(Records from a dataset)
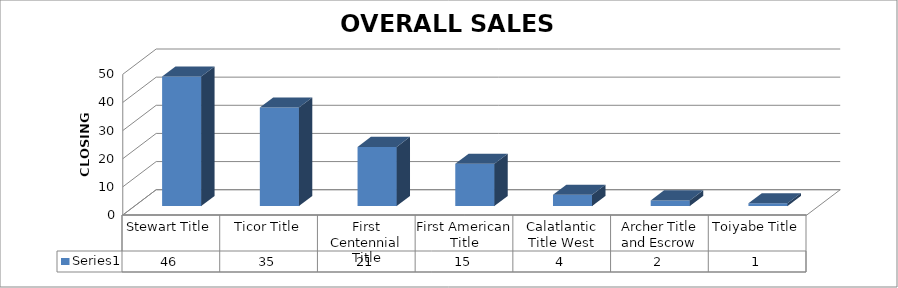
| Category | Series 0 |
|---|---|
| Stewart Title | 46 |
| Ticor Title | 35 |
| First Centennial Title | 21 |
| First American Title | 15 |
| Calatlantic Title West | 4 |
| Archer Title and Escrow | 2 |
| Toiyabe Title | 1 |

* _Problem statement_
For the word "Title", return every line of the records that holds it.

* _Reply_
| Stewart Title | 46 |
| Ticor Title | 35 |
| First Centennial Title | 21 |
| First American Title | 15 |
| Calatlantic Title West | 4 |
| Archer Title and Escrow | 2 |
| Toiyabe Title | 1 |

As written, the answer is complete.